→ **What you need to do**: What you return must match the records below exactly, apart from the omitted pictures.

Given records: Begin

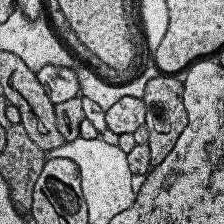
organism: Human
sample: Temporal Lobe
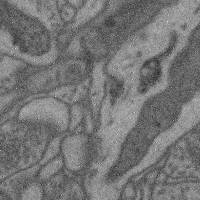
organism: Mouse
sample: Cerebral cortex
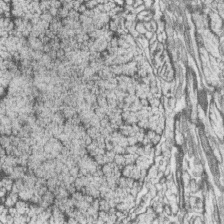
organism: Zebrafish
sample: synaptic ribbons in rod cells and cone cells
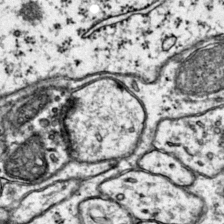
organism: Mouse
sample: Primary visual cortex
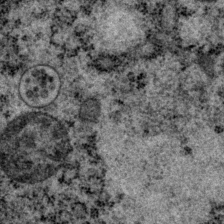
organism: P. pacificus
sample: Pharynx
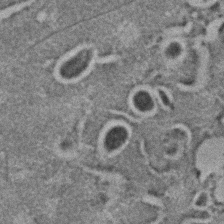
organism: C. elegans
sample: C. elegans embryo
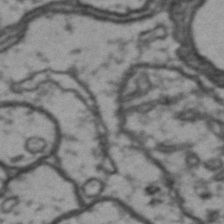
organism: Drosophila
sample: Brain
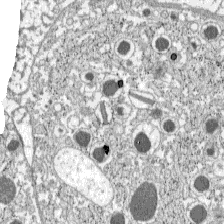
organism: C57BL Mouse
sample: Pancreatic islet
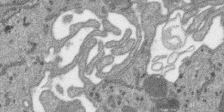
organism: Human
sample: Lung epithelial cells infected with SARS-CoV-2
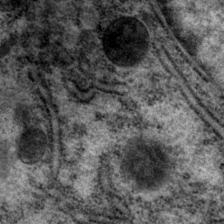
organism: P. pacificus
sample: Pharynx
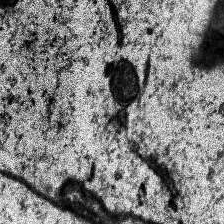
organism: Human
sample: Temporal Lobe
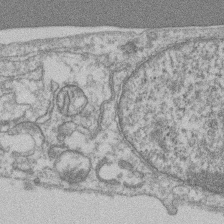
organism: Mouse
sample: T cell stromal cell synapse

Given records: End

→ **Expected answer**:
organism: Human
sample: Temporal Lobe
organism: Mouse
sample: Cerebral cortex
organism: Zebrafish
sample: synaptic ribbons in rod cells and cone cells
organism: Mouse
sample: Primary visual cortex
organism: P. pacificus
sample: Pharynx
organism: C. elegans
sample: C. elegans embryo
organism: Drosophila
sample: Brain
organism: C57BL Mouse
sample: Pancreatic islet
organism: Human
sample: Lung epithelial cells infected with SARS-CoV-2
organism: P. pacificus
sample: Pharynx
organism: Human
sample: Temporal Lobe
organism: Mouse
sample: T cell stromal cell synapse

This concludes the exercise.